Chapter 7: Client Integration

Welcome to Chapter 7: Client Integration. In this part of MCP Python SDK Tutorial: Building AI Tool Servers, you will build an intuitive mental model first, then move into concrete implementation details and practical production tradeoffs.

Integrate your MCP server with Claude Code, Claude.ai, and build custom MCP clients.

Claude Code Integration

Configuration

Add to ~/.claude/config.json:

{
  "mcpServers": {
    "my-server": {
      "command": "python",
      "args": ["/path/to/server.py"],
      "env": {
        "API_KEY": "your-key-here"
      }
    }
  }
}

Testing with Claude Code

# Start Claude Code
claude-code

# Test your server
> Use the my-server to list available tools
> Call the search tool with query "example"

Claude.ai Integration

For Claude.ai (paid plans), servers must be published:

{
  "name": "my-mcp-server",
  "version": "1.0.0",
  "description": "Production MCP server",
  "author": "Your Name",
  "repository": "https://github.com/you/my-mcp-server",
  "license": "MIT"
}

Custom Client

Build a custom MCP client:

from mcp.client import Client
from mcp.client.stdio import StdioServerParameters, stdio_client
import asyncio

async def main():
    # Connect to server
    server_params = StdioServerParameters(
        command="python",
        args=["server.py"]
    )

    async with stdio_client(server_params) as (read, write):
        client = Client(read, write)

        # Initialize
        await client.initialize()

        # List tools
        tools = await client.list_tools()
        print(f"Available tools: {[t.name for t in tools.tools]}")

        # Call tool
        result = await client.call_tool("search", {"query": "test"})
        print(f"Result: {result.content[0].text}")

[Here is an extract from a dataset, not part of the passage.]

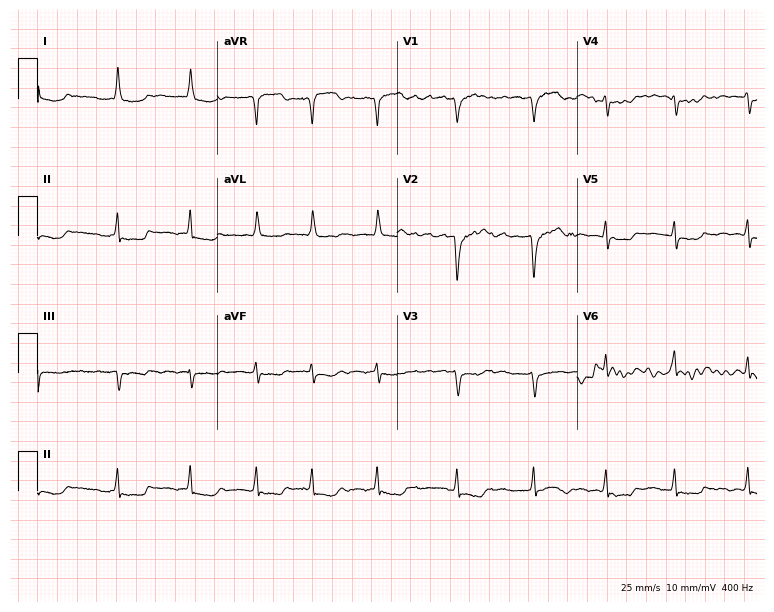
Standard 12-lead ECG recorded from a woman, 78 years old. None of these six findings is recorded: first-degree AV block, right bundle branch block, left bundle branch block, sinus bradycardia, atrial fibrillation, sinus tachycardia.

if __name__ == "__main__":
    asyncio.run(main())

Web Interface

Create a web UI for your MCP server:

from fastapi import FastAPI, WebSocket
from mcp.server import Server
import json

app = FastAPI()
mcp_server = Server("web-mcp")

@app.websocket("/ws")
async def websocket_endpoint(websocket: WebSocket):
    await websocket.accept()

    while True:
        # Receive request
        data = await websocket.receive_text()
        request = json.loads(data)

        # Process with MCP
        if request["method"] == "tools/list":
            tools = await mcp_server.list_tools()
            await websocket.send_json({
                "result": {"tools": [t.dict() for t in tools]}
            })

        elif request["method"] == "tools/call":
            result = await mcp_server.call_tool(
                request["params"]["name"],
                request["params"]["arguments"]
            )
            await websocket.send_json({
                "result": {"content": [c.dict() for c in result]}
            })

REST API Wrapper

Expose MCP via REST:

from fastapi import FastAPI
from pydantic import BaseModel

app = FastAPI()

class ToolCallRequest(BaseModel):
    tool_name: str
    arguments: dict

@app.post("/tools/call")
async def call_tool(request: ToolCallRequest):
    result = await mcp_server.call_tool(
        request.tool_name,
        request.arguments
    )
    return {"content": [c.dict() for c in result]}

@app.get("/tools/list")
async def list_tools():
    tools = await mcp_server.list_tools()
    return {"tools": [t.dict() for t in tools]}

SDK Integration

Use with LangChain:

from langchain.tools import StructuredTool

async def search_mcp(query: str) -> str:
    result = await mcp_server.call_tool("search", {"query": query})
    return result[0].text

search_tool = StructuredTool.from_function(
    func=search_mcp,
    name="search",
    description="Search using MCP server"
)

Next Steps

Chapter 8 provides real-world examples and complete implementation patterns.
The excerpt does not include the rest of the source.